TASK GOAL - Without the images, repeat every line of the listing verbatim.

SOURCE MATERIAL -
━━━

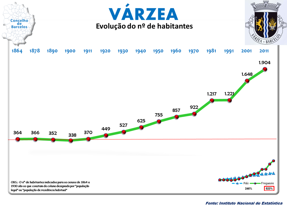 Censos 1864/2011
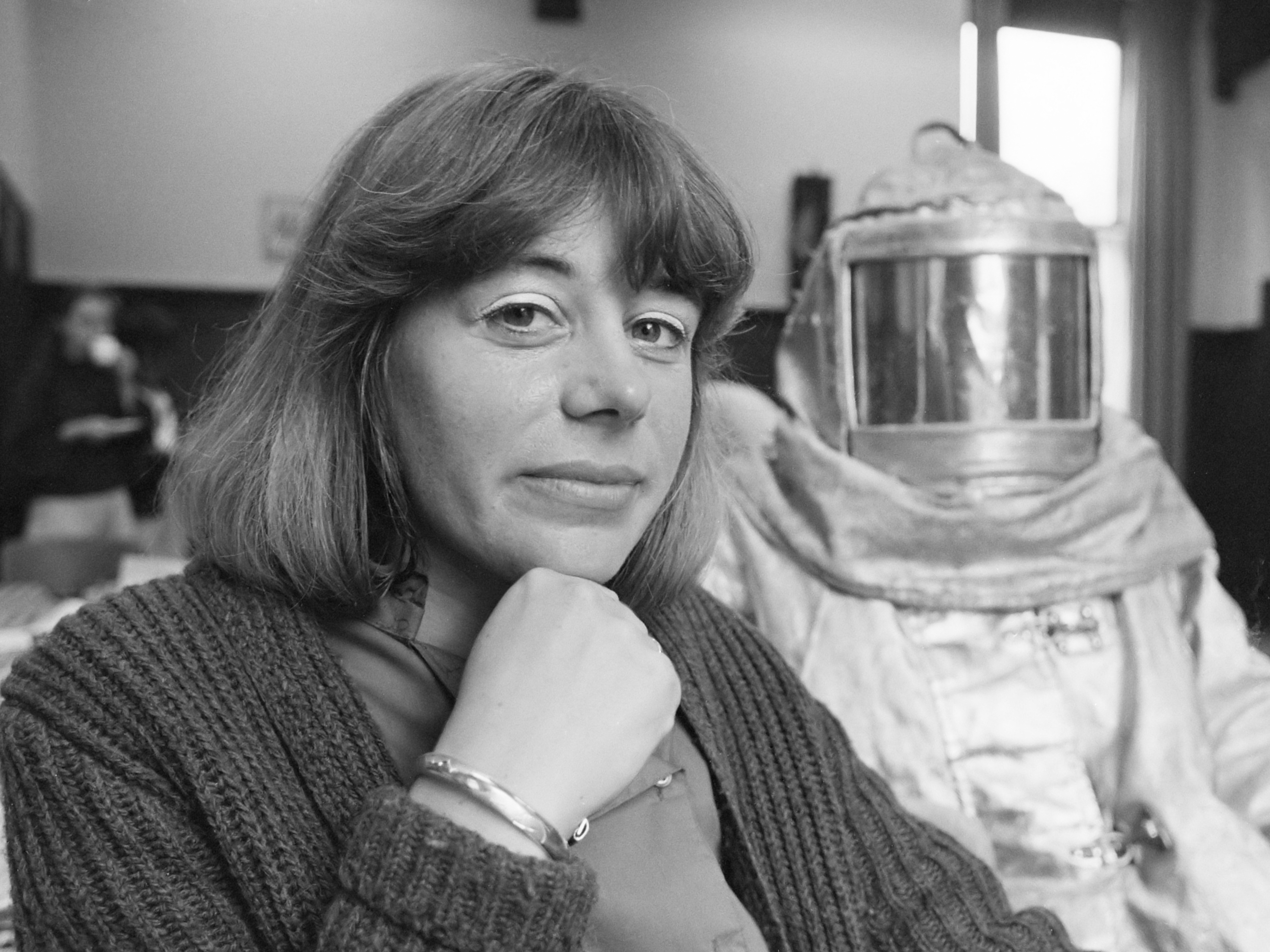 Els Groen van boekje "Straling, mag het ietsje meer zijn?" 6 oktober 1987
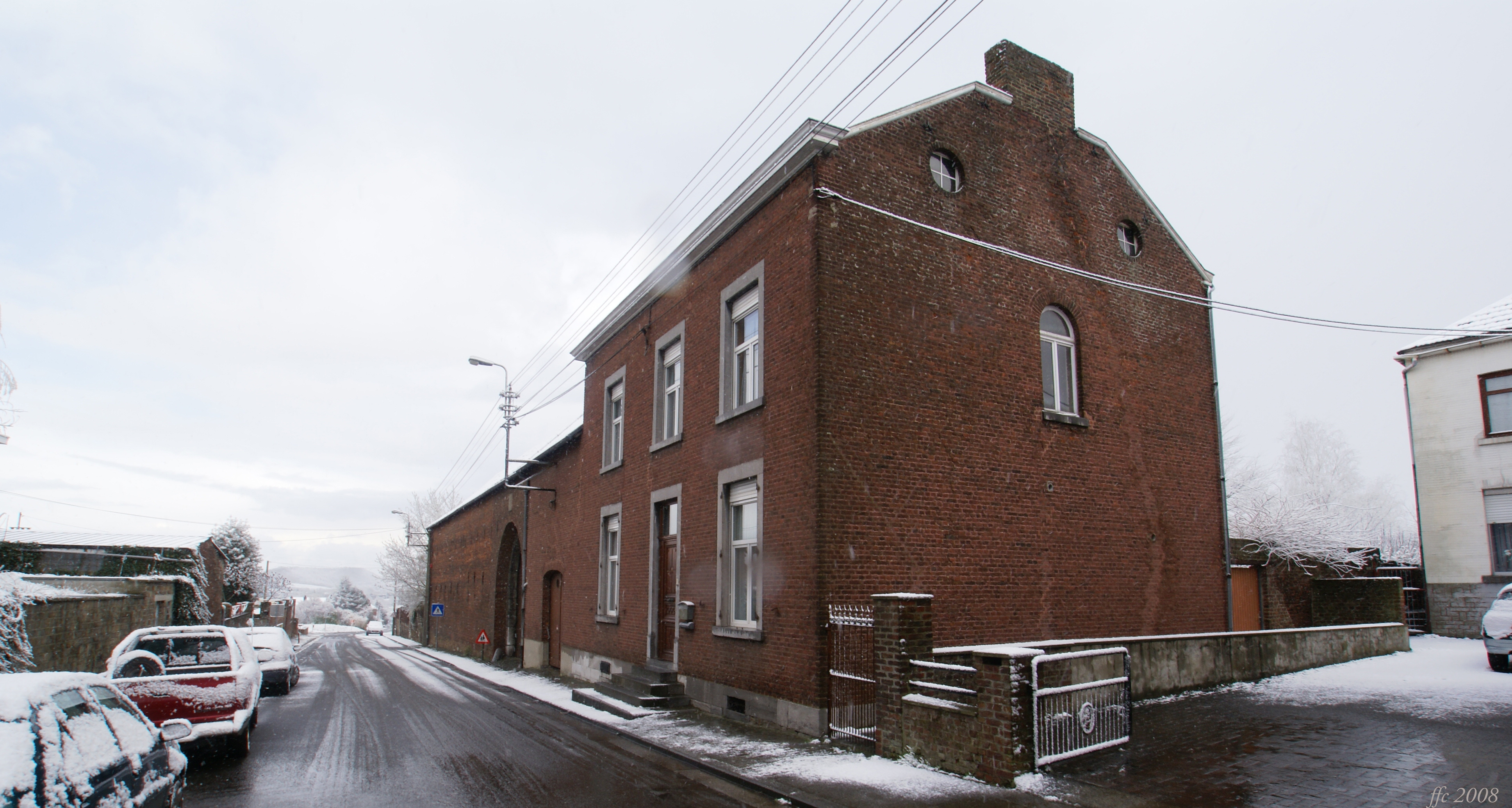 Mons-lez-Liège (Belgium) Thier Saint-Léonard

━━━

RESULT OF THIS TASK -
 Censos 1864/2011
 Els Groen van boekje "Straling, mag het ietsje meer zijn?" 6 oktober 1987
 Mons-lez-Liège (Belgium) Thier Saint-Léonard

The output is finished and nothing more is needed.